**** WORKING DATA ****

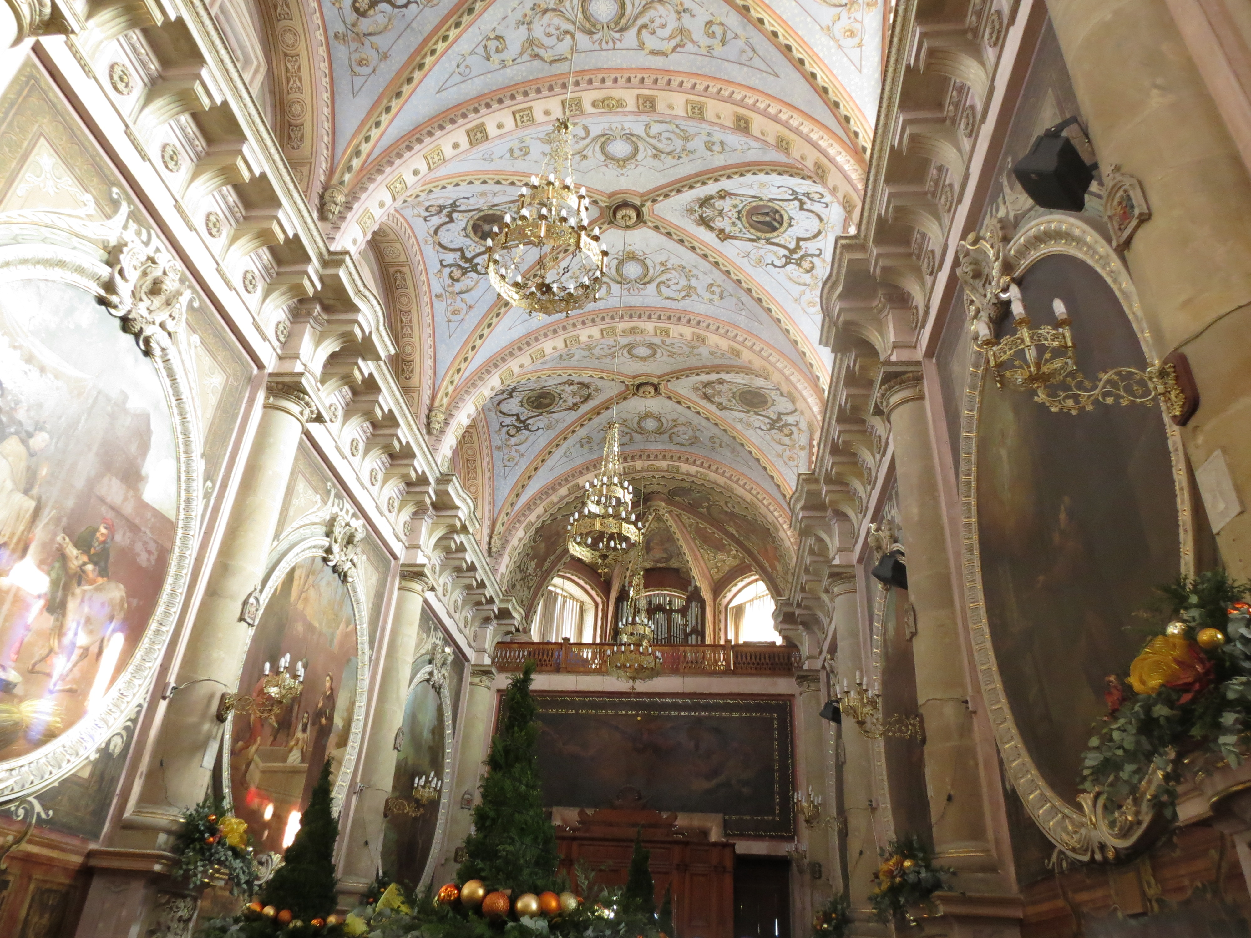 Interior del Templo de San Antonio, con pinturas de Candelario Rivas, Aguascalientes
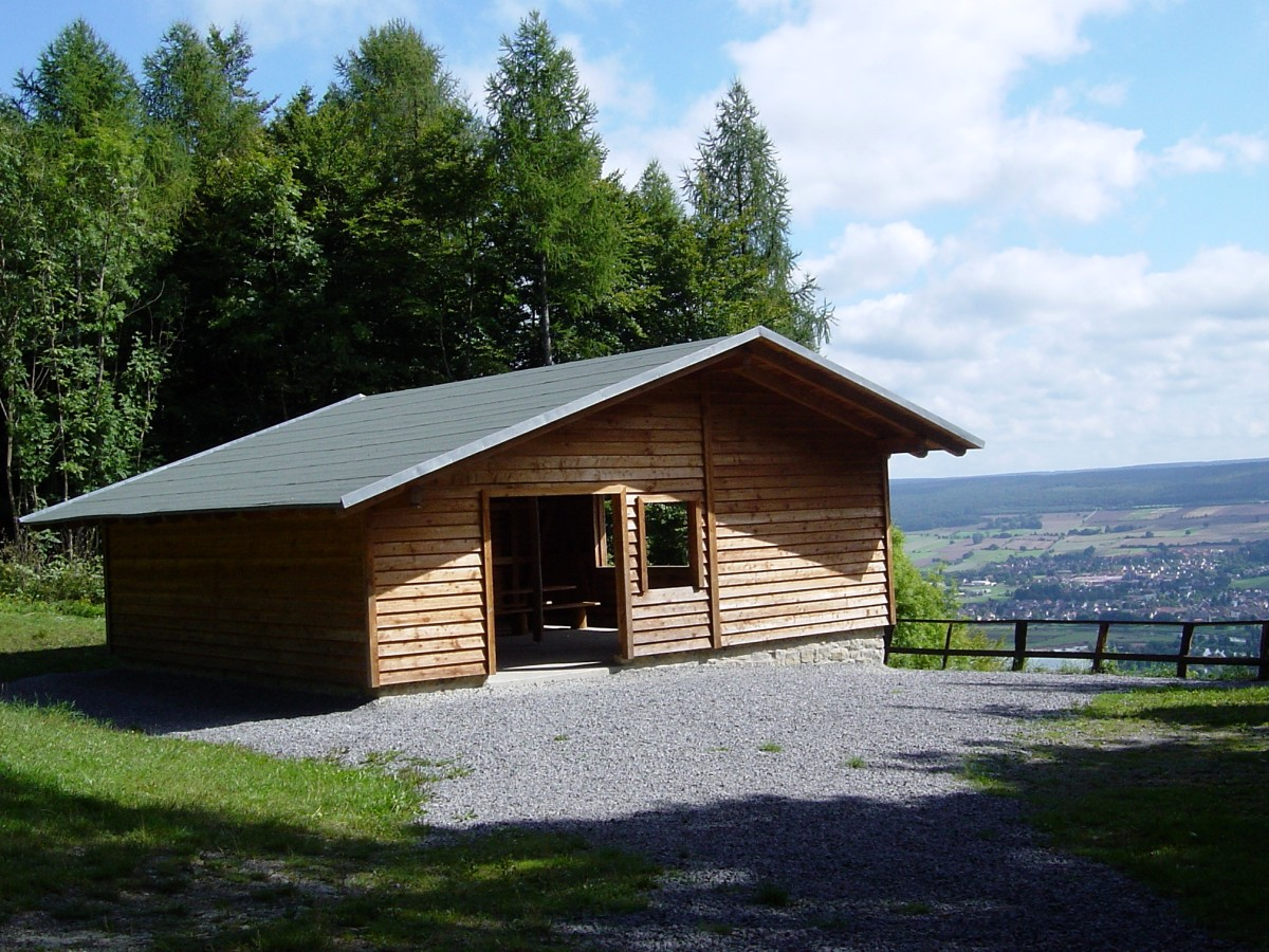 Brunsberghütte auf dem Brunsberg bei Höxter (Deutschland)
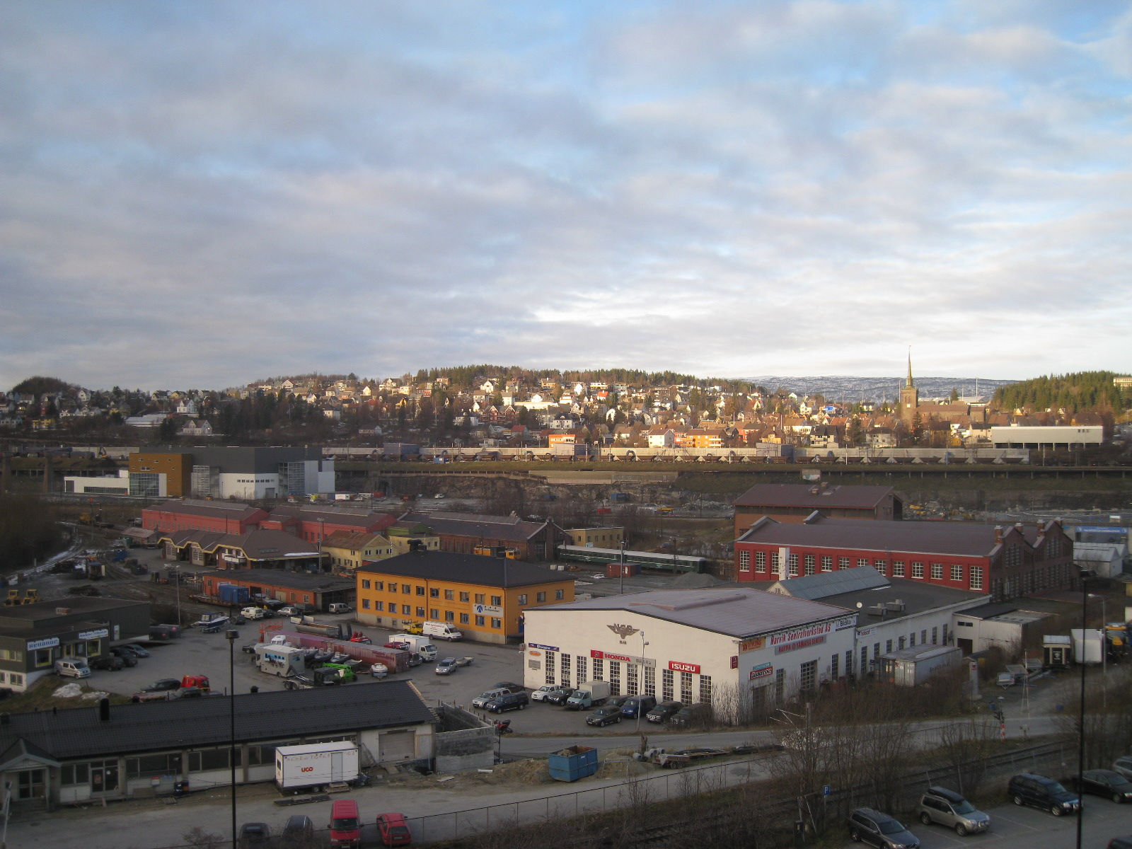 Bildet er tatt fra Postbygget og viser sentrale deler aav det tidligere NES-område "Tomta"
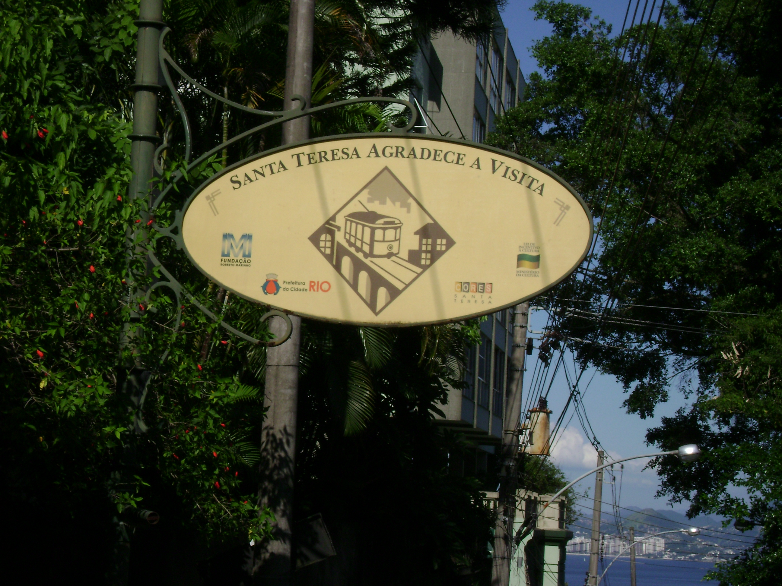 Placa no bairro de Santa Terasa, na cidade do Rio de Janeiro, Brasil.
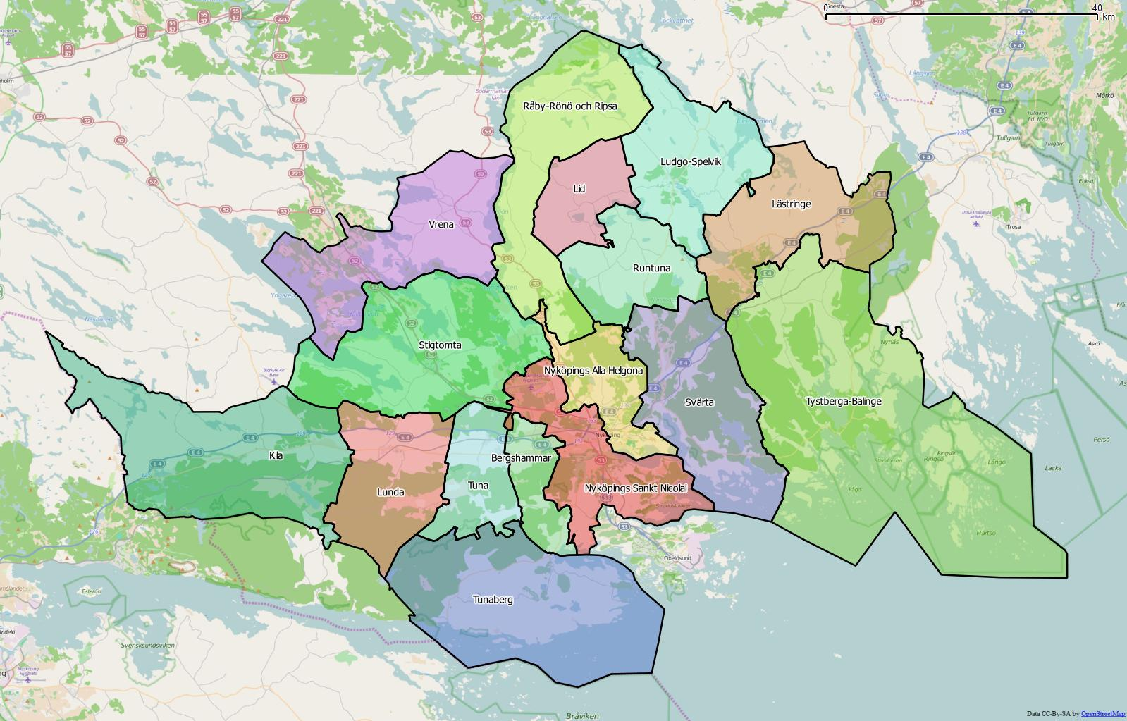 Distriktsindelningen i Nyköpings kommun World file: 103.63360775079677012 0 0 -103.63360775079677012 1804435.70782192354090512 8191373.62901182565838099
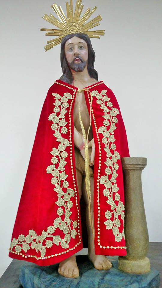 Imagem encontrada em 1781
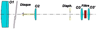 Shéma des composants optique d'un coronographe de Lyot (pour illustration article Coronographie) Licensing Catégorie:Schéma de physique
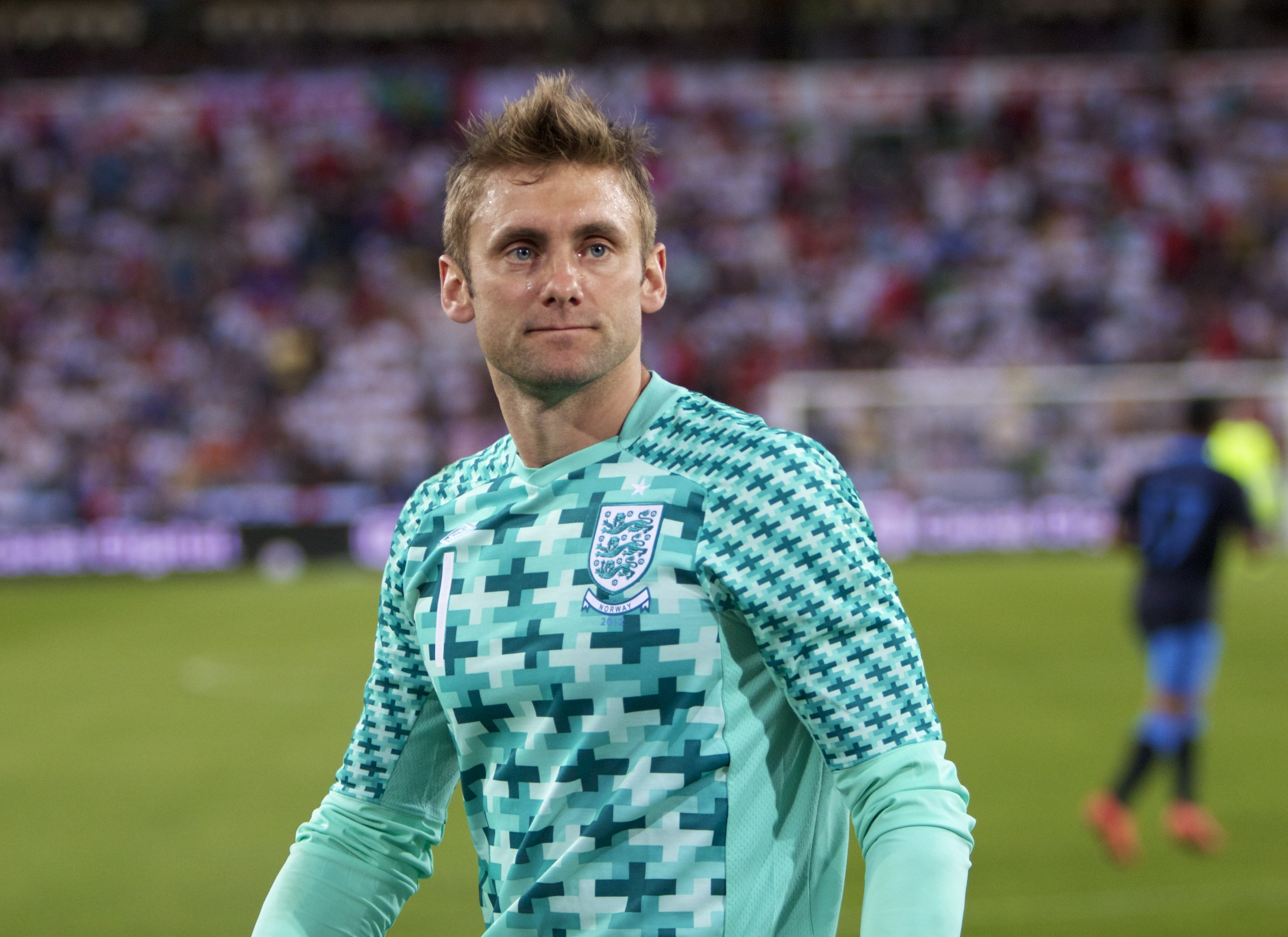 Robert Green, goalkeeper for England.
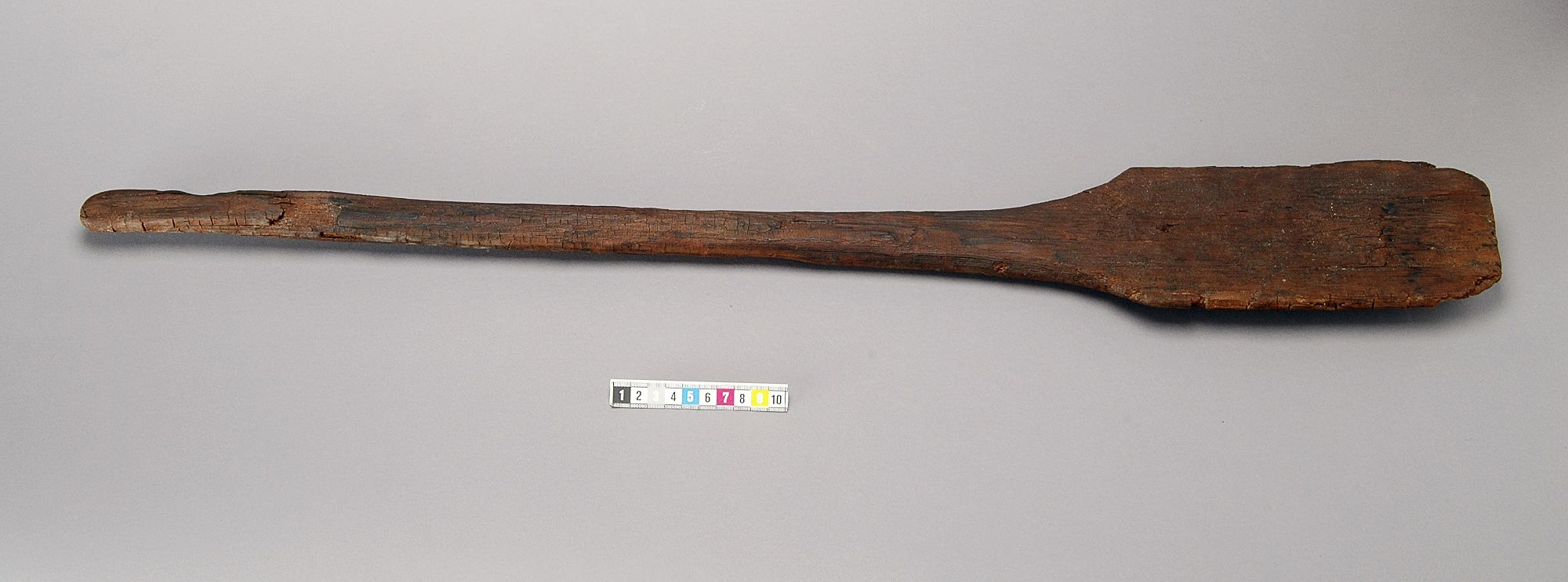 Paddelåra av furu 9499 f.Kr. - 6800 f.Kr. i Västerbyn, Åkermyren, Dalarna, Sverige. Äldre mesolitikum

****

**EXERCISE DESCRIPTION**
Give back the whole listing exactly, without pictures.

**SOLUTION FOR THIS TASK**
 Interior del Templo de San Antonio, con pinturas de Candelario Rivas, Aguascalientes
 Brunsberghütte auf dem Brunsberg bei Höxter (Deutschland)
 Bildet er tatt fra Postbygget og viser sentrale deler aav det tidligere NES-område "Tomta"
 Placa no bairro de Santa Terasa, na cidade do Rio de Janeiro, Brasil.
 Distriktsindelningen i Nyköpings kommun World file: 103.63360775079677012 0 0 -103.63360775079677012 1804435.70782192354090512 8191373.62901182565838099
 Imagem encontrada em 1781
 Shéma des composants optique d'un coronographe de Lyot (pour illustration article Coronographie) Licensing Catégorie:Schéma de physique
 Robert Green, goalkeeper for England.
 Paddelåra av furu 9499 f.Kr. - 6800 f.Kr. i Västerbyn, Åkermyren, Dalarna, Sverige. Äldre mesolitikum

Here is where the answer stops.